Saturday, July 23, 2011

It does not do to dwell on dreams...

Perhaps a tad on the nose but I still think it fits. My lovely little blog here is almost a year old, and having realized that I went back through the other night and reread what I'd said up to this point. And I came to a conclusion, I still have no idea where I'm going with this. I've written about a myriad of topics, from love, to heart break, travel to loss. I've written about writing and thinking, fighting and laughing.  But I still don't know where I'm going.

I've been writing this post for near on a week now, unsure what to say or do. Always looking for the inspiration that's right around the corner just out of reach. So I read, other blogs to be precise. Just to see what they do or where they go. I read a friends fashion blog, a lovers empty blog, a friends emptier blog, and of course the blog that got me started on this whole crazy adventure of writing to a crowd, and many, many, others. And  the conclusion that I reached this morning as the bread bakes and I have time to kill? The very best blogs ramble on, they relate to your life because they're mundane while seeing the magic underneath it all. They're exciting because that same stuff happens to you. And they're helpful because every once in a while it's fun to make thermite.

I don't know where my blog is headed, and perhaps I'll never know, but I can't wait to see where it takes me, and I've started to wonder this morning if perhaps that's because Dumbledore was wrong. Perhaps dwelling on dreams is what makes things magical, or keeps hope alive, the hope that a relative will make it through cancer or the simple hope that your blog has some purpose in this world even if you don't know what it is. Because we never know who's reading this. The boy in New York who stumbled upon one of my countless articles about love and realized the girl in chemistry is worth fighting for. Or the girl in California who reads just to see what's going on in my life. And finally the girl in Oregon who's partially inspired to continue writing and to hell if her blog rambles too.

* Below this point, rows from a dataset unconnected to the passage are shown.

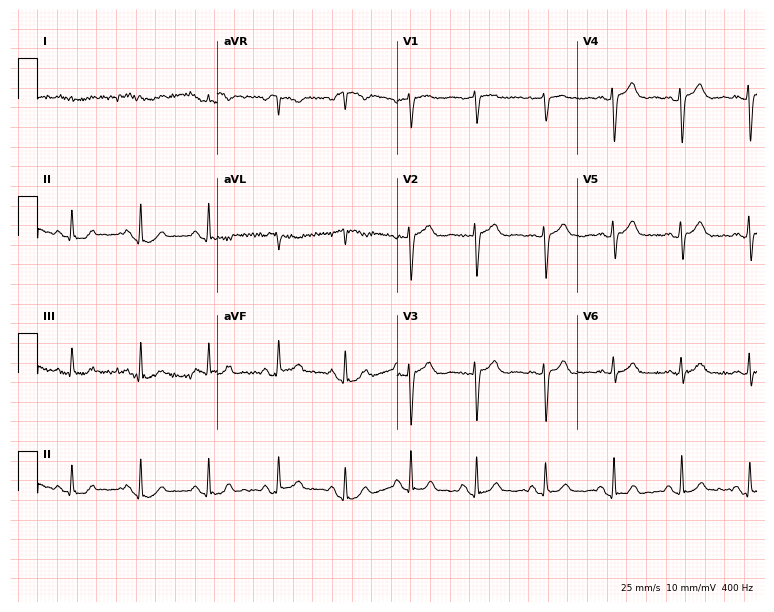
12-lead ECG from an 86-year-old male patient. No first-degree AV block, right bundle branch block, left bundle branch block, sinus bradycardia, atrial fibrillation or sinus tachycardia recorded for this tracing. Only these six findings were labelled.
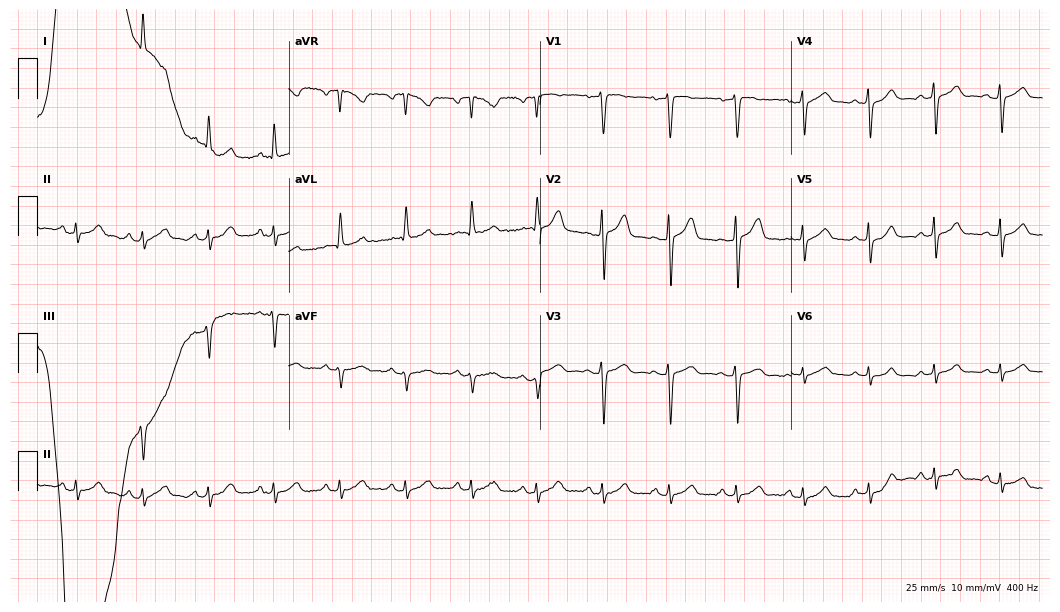
12-lead ECG from a woman, 46 years old (10.2-second recording at 400 Hz). No first-degree AV block, right bundle branch block, left bundle branch block, sinus bradycardia, atrial fibrillation or sinus tachycardia recorded for this tracing.
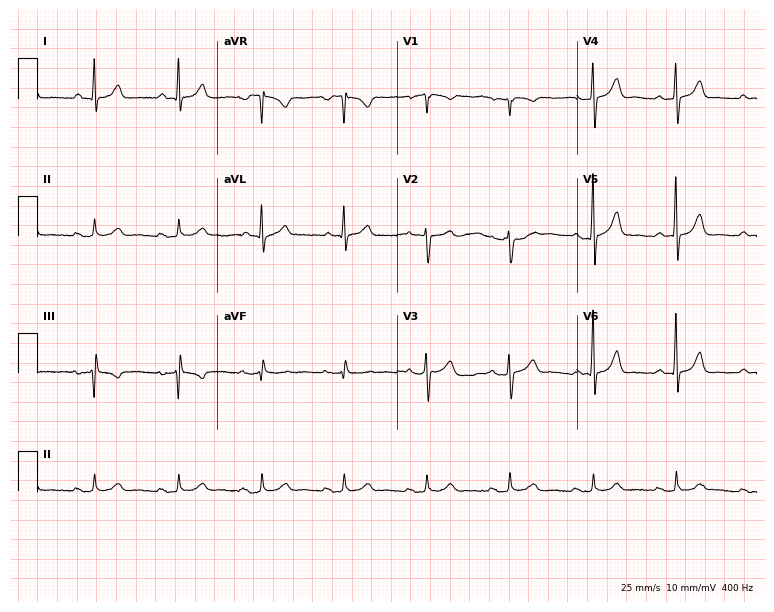
Electrocardiogram, a man, 61 years old. Of the six screened findings (first-degree AV block, right bundle branch block, left bundle branch block, sinus bradycardia, atrial fibrillation, sinus tachycardia), none is recorded. Only these six findings were labelled.
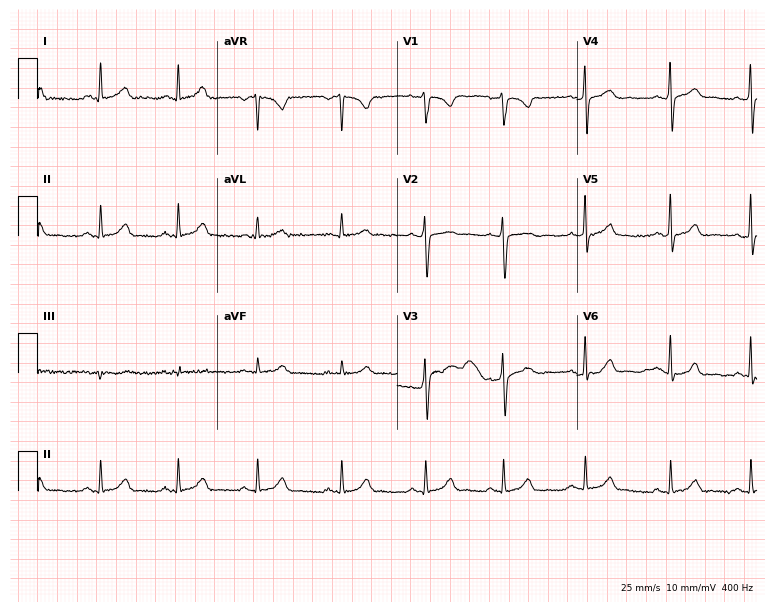
Standard 12-lead ECG recorded from a 21-year-old female patient. Read as a normal ECG.
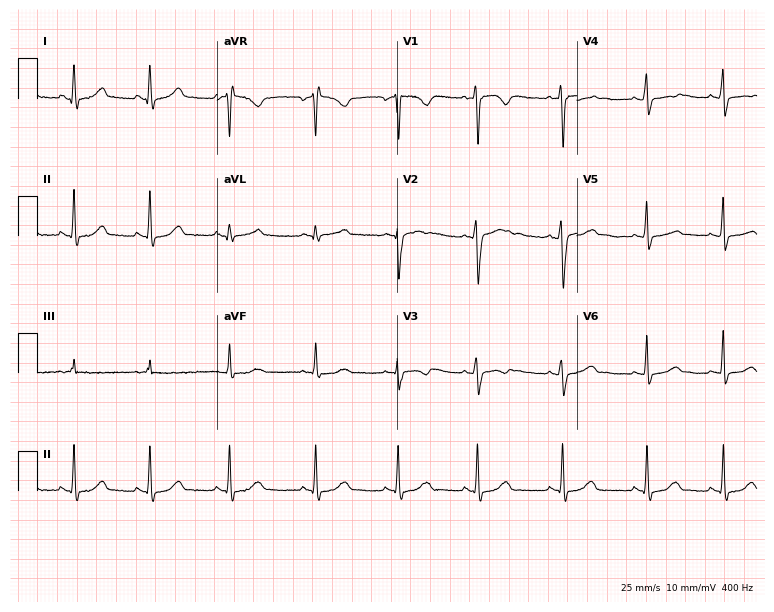
Resting 12-lead electrocardiogram (7.3-second recording at 400 Hz). Patient: a woman, 27 years old. Read as a normal ECG.
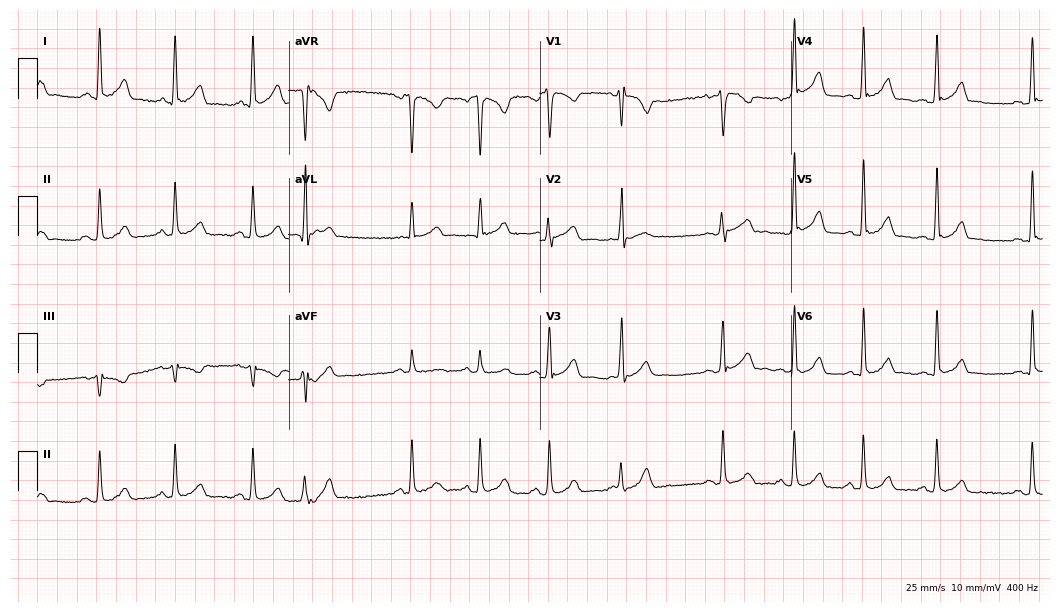
12-lead ECG from a 39-year-old woman (10.2-second recording at 400 Hz). No first-degree AV block, right bundle branch block, left bundle branch block, sinus bradycardia, atrial fibrillation or sinus tachycardia recorded for this tracing.
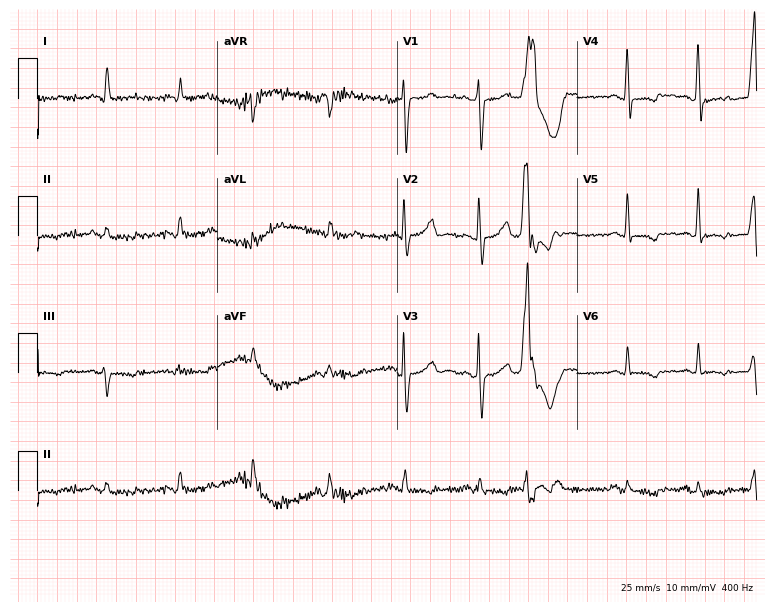
12-lead ECG from a 68-year-old woman (7.3-second recording at 400 Hz). No first-degree AV block, right bundle branch block (RBBB), left bundle branch block (LBBB), sinus bradycardia, atrial fibrillation (AF) or sinus tachycardia recorded for this tracing.
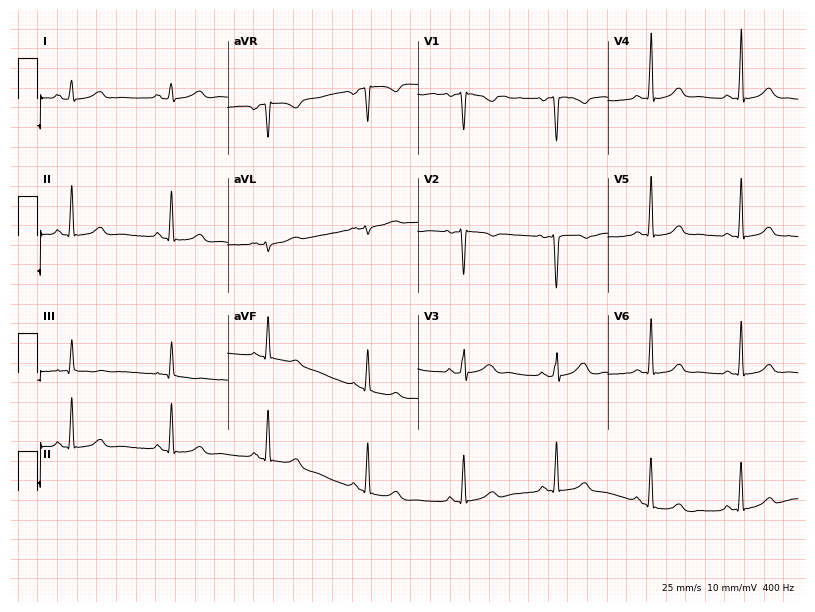
Standard 12-lead ECG recorded from a woman, 29 years old. Read as a normal ECG.

I've changed they're lives for better or worse simply by eccentrically rambling when I get the chance and so has every other rambling blog out there. So I'm gonna keep writing as long as you keep reading because who knows when my ramblings will take us some place cool? I know I eagerly await new posts from you guys for the same reason (some of you a little longer than others). So here's to another year of rambling, and hopefully the same from all of you. Let's keep one little corner of the blogosphere wonderfully random, shall we? 

Friday, July 8, 2011

Love, or Something Akin to It

Hey You,

It's been awhile, since I've blogged, and since we've talked. So that's why I'm writing this. Might as well kill two birds with one stone as the say. but anyway to the meat of the subject: ME! oh... yes.... and you as well haha.

You once made the mistake, like so many before you, of believing I was perfect, or, well put together I believe your words were. But I'm not, far from it in fact. You see my well dressed facade, the collar, and the perfectly tied tie. You hear the English mannerisms in my speech, and the refined vocabulary. But you don't see, because I don't want you to. You don't see the boy underneath, the shattered personality at times so consumed by his OCD he spends an hour or more tying that tie. You don't see the fear that fills my heart and stomach when I see you or talk to you, because I think you're beautiful.

Look closely at my face and you'll see the spot I missed shaving because I slept in too late, and later that day ask me what I'm thinking, and I'll tell you something sweet and charming but what I'm really thinking? "Gah! The spot I missed is so obvious I'm sure she see's it, I know this will drive her away." You see the perfect posture, slightly out turned feet to prevent slouching. Elbows off the table when I'm eating. What you miss though is far less refined; I trip up and down stairs daily, I'm I'm so klutzy you'd think I went out of the way to trip over my cat in the morning. I walk into doors walls, and people, almost daily, usually because I'm lost too deep in my own thought about something plaguing me.

My point is love, I'm just as terrified as you were, I've just become adapt at hiding it. (for the most part anyway.)

I leave you with my final thought on this topic for now though:

A wise high school friend of mine once called me: "A bloody serial monogamist!" (truth time, several people have actually said this to me, her's stuck with me though because she slapped me to get the point across.) And while yes, I do so enjoy having one person to dote upon and be with, lately, it's become less of a worry to me. That's not to say that if we we're to go on a date that I would turn around and ask out the very next girl I see after I drop you off at home. It simply means that you're not ready for a relationship and as you can clearly see from above, and considering all that's happened, neither am I. All I want is a friend who's maybe a little more, someone fun, and smart, who isn't going to cause me a heart attack from worry. NOT to sell you short of course! I just don't want to be a serial monogamist right now. I bumbled that up didn't I? Well I'm hoping you understand what I'm trying to get across, I'm fairly certain you will.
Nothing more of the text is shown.